The authority of Jesus’ ministry is herein transferred to disciples, ancient and modern.  To you.

We meet Jesus today on the hinges of the first Gospel, as the flow of the Gospel swings from Lord to apostles. In the announcement of this good news is included a measure of empowerment for each one of us. This is the kind of day on which, for once, for the first time, or for once in a long time, we may be seized by a sense of divine nearness. The kingdom of heaven is at hand. The kingdom of heaven has come near to you. When that sentence makes a home in a heart, or in the heart of a community, a different kind of life ensues.

Capture in the mind’s eye for a moment the sweep of the gospel in Matthew 10.  First. Jesus has been about, teaching and preaching and healing. His compassion abounds. The endless range of needs about him he unblinkingly faces. Second. Jesus calls and sends the disciples, and empowers them, and by extension empowers us. The gospel will have been read thus, as it is thus read by us. He instructs and directs them in their work, where to go, what to do, how to be. Learning, virtue, and piety together. Start at home, heal the sick, travel light. Third. Jesus expects and forecasts for them less than utter victory in their work. They are to know how to shake dust from their feet. Fourth. Jesus warns that there will be a price to pay. The discipline that is the hallmark of the disciple here is named. Shall we not remember Jesus ministry? Shall we ignore the call and power offered here? Shall we forget the directions given? Shall we expect to turn a deaf ear to the caution about consequences? We pray not. The main sweep of the gospel today is clear as a bell. Jesus gives power to his disciples.

Hold that thought.

The clear call of Christ upon our consciences in the main flow of the gospel. For the main point is crystal clear. To follow Jesus means to take up where he and his earliest companions left off.  Jesus has taught, preached and healed. This ministry he has bequeathed to his disciples, his apostles. We have been seized by the confession of the Church; we are Christians. Now his ministry, this ministry, is ours.

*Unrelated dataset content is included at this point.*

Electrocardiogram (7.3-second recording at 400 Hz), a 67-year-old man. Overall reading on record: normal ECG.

Which part of this ministry draws you?

Do you love Jesus? Then you must do something for him.  Many at BU did so, or tried to, this Wednesday June 24.

Reading Today

In consonance with the preaching of Marsh Chapel over long time, and especially in the last three months, Boston University this week offered a full day of teaching and reflection on racism and anti-racism, this past Wednesday.  What was central, and striking, in the rich hours of presentation and discussion, were the many, and extemporaneous, references to apocalyptic, revelatory insights, recalled by the speakers—aha moments!—in reading.  In reading.  Alongside our own ministry through Marsh Chapel and Religious Life, and that of the now beautifully expanded Howard Thurman Center, which you celebrated right here in worship on January 19, 2020, the voices and leadership of the faculty, staff, presidential and provostial leadership of the University, and then that of the African American Studies Program, the Associate Provost for Diversity and Inclusion, and the new BU Center for Anti-Racism, came together in a great watershed, a confluence new in my experience.  It was wonderful.  I commend to you its recorded version.  Let me leave you with ten sentences (out of a hundred that might have been quoted) from that day, rooted in a shared, reading life:

There is nothing innate about our racial hierarchy.

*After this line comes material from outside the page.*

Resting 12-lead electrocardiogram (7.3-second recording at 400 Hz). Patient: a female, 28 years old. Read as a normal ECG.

The final act of violence is the very denial of violence.

The heartbeat of racism is denial.

Racism creates a group differentiated vulnerability, and premature death.

Freedom, real freedom is a whole lot more than civil rights alone.

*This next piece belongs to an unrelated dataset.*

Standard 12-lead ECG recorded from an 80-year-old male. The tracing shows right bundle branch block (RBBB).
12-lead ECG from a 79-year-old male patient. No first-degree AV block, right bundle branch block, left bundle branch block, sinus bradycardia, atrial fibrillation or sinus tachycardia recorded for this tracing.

It is unjust to ask those marginalized by the current system now alone to fix it.

Even if you can’t do empathy, can you at least do justice?

People are rediscovering their own power.

We are at a point now that comes from a movement fifty years ago.

(And last, as a cautionary note, in a sermon on reading):  We can’t just read our way out of this.  (!!)

Is yours a reading life, liberally fed by what is read?  Happy Reading, summer 2020!

Hear the gospel:  He who receives you receives me, and he who receives me receives Him who sent me.